Revised Universal Soil Loss Equation, Version 2 (RUSLE2) Development: Advanced science components and web-based user interface for use in conservation planning

The Revised Universal Soil Loss Equation, Version 2 (RUSLE2) is the water erosion prediction tool for use by the USDA National Resources Conservation Service (NRCS) for all conservation planning in the United States. USDA NRCS utilizes the Integrated Erosion Tool (IET) that combines RUSLE2 with USDA data sets for soil, climate, and agricultural management. The Agricultural Research Service (ARS) is the USDA’s research agency charged with the development of the RUSLE2 model. RUSLE2 is an advanced computer model that estimates rill and interrill erosion by water, combining empirical and process-based science, for use on personal computers. This research aims at improving RUSLE2 science components, including the development of a web-based user interface for RUSLE2, for use by USDA NRCS. Advanced science components will be developed to quantify rainfall and land management effects on spatial and temporal variability of dynamic soil properties in agricultural watersheds in the United States, with emphasis on the assessment of soil erodibility and the risk of soil erosion under climate change. State-of-the-art technologies needed to measure, identify, and link dynamic soil erodibility to soil loss in the agricultural landscape, such as machine learning algorithms, remote sensing, and non-intrusive visualization and imaging technologies will provide advanced science components for RUSLE2. For the development of a web-based RUSLE2 modeling system, a new cloud based infrastructure is being deployed using the Amazon Web Services (AWS) platform, which will support online databases for climate, soil, and agricultural management data.

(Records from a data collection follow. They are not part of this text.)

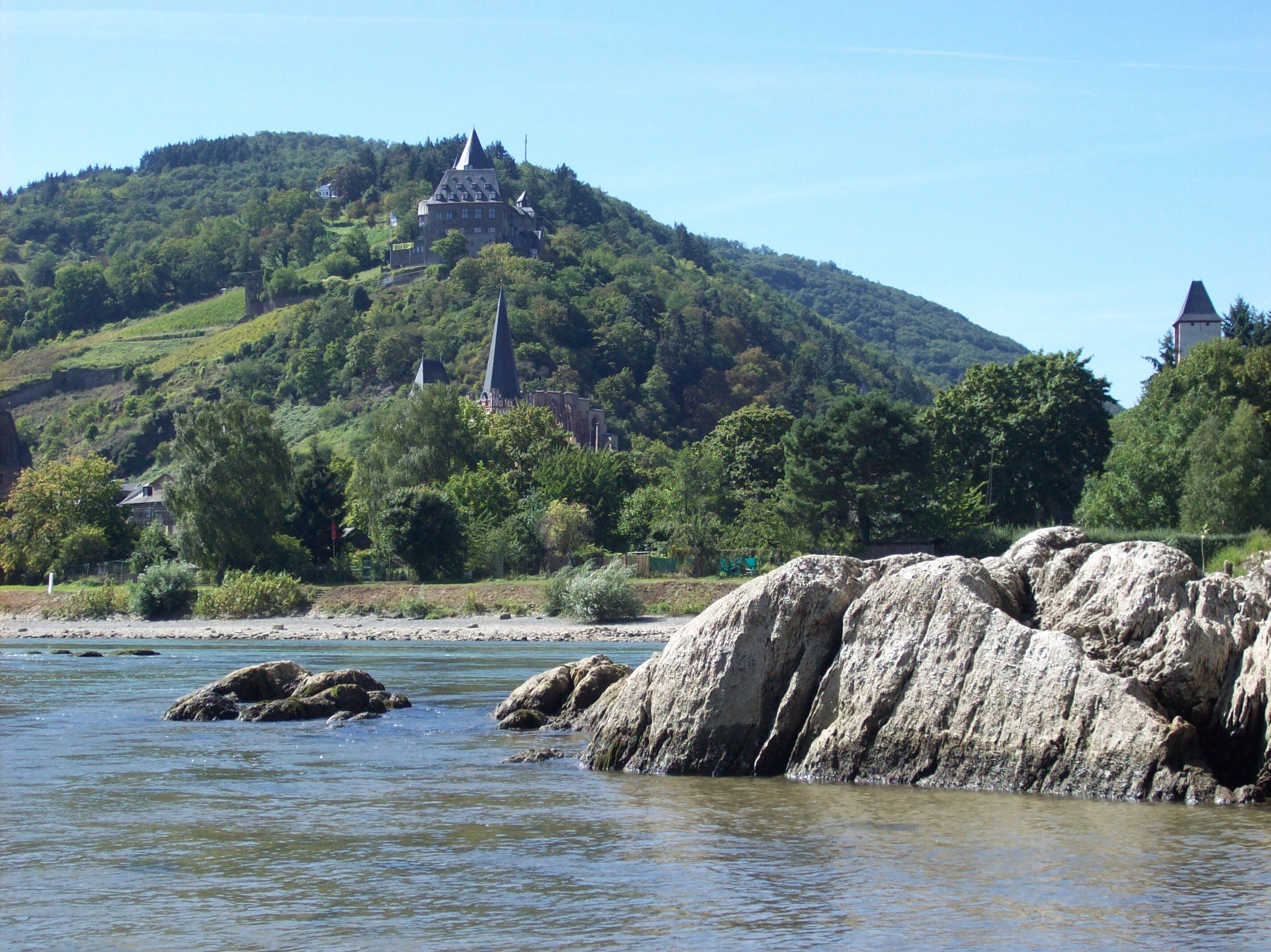 Flossenrisser. Südseite des Bacharacher Werthes. Pegel Kaub: 130 cm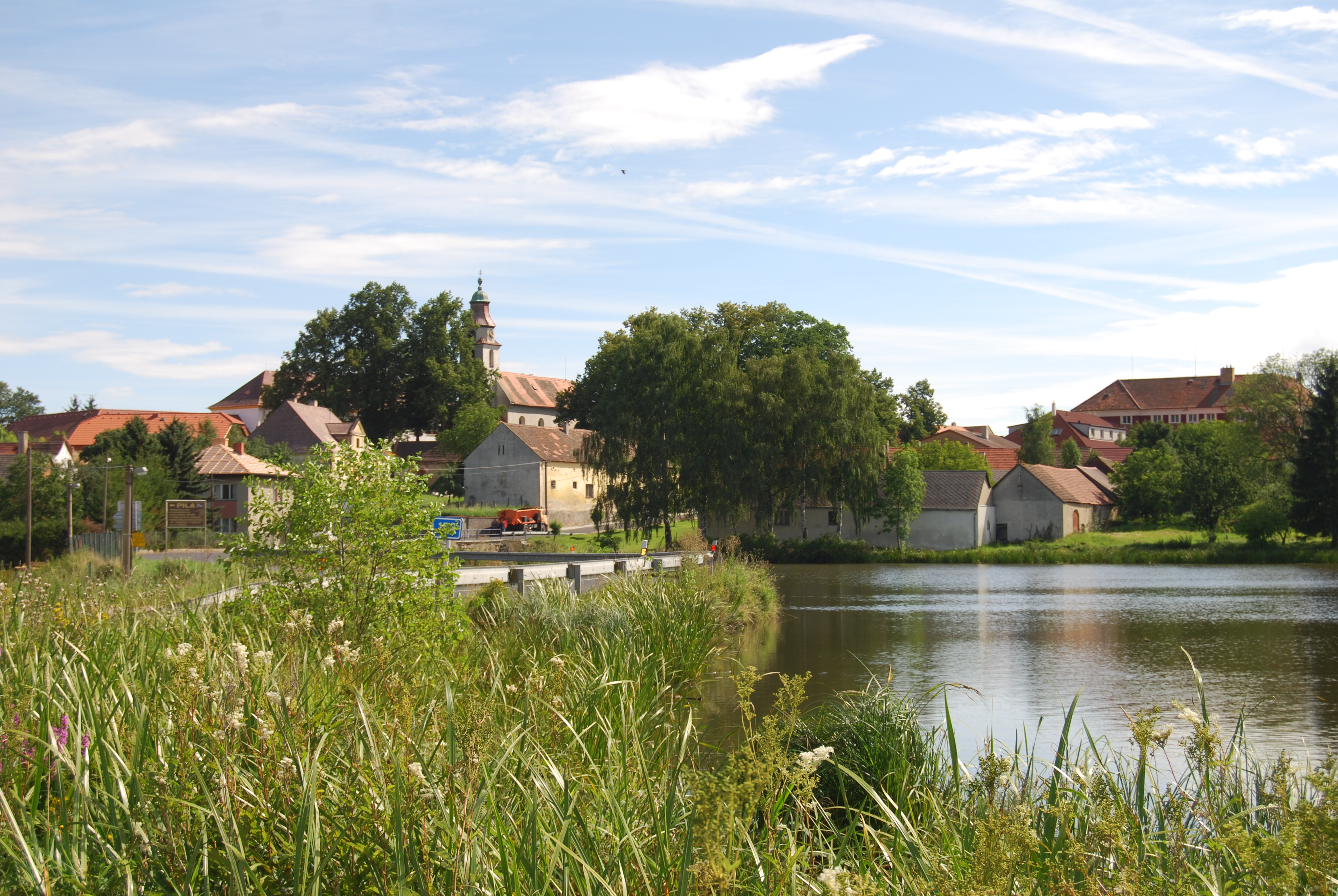 Pohled na obec z příjezdové komunikace od Votic. Obec Jankov v okrese Benešov, kraj Středočeský. Česká republika.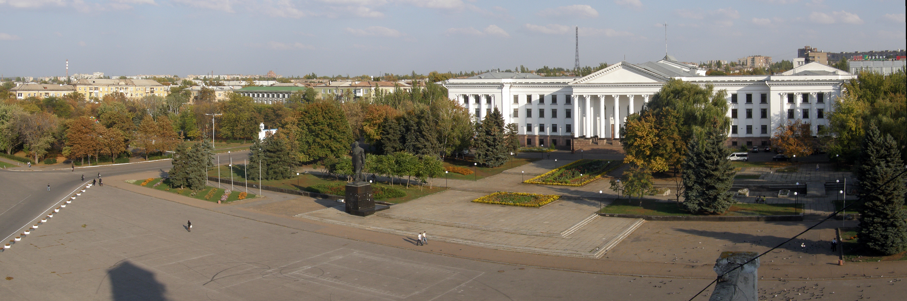 Краматорск

A new database structure is being designed for RUSLE2, to support server based erosion calculations. AWS services will also provide web servers, spatial databases, geoprocessing capabilities, cooperative source code development and all compute and storage resources. These research findings and products will help understand how climate change and modern management practices impact soil erodibility dynamics. Improvements to RUSLE2 technology will lead to advances in determining soil loss across agricultural landscapes through improved physically based water erosion models. New web-based tools will provide best management practices for soil and water resources conservation under changing environments, contributing to sustainable agriculture and food security, while ensuring environmental health.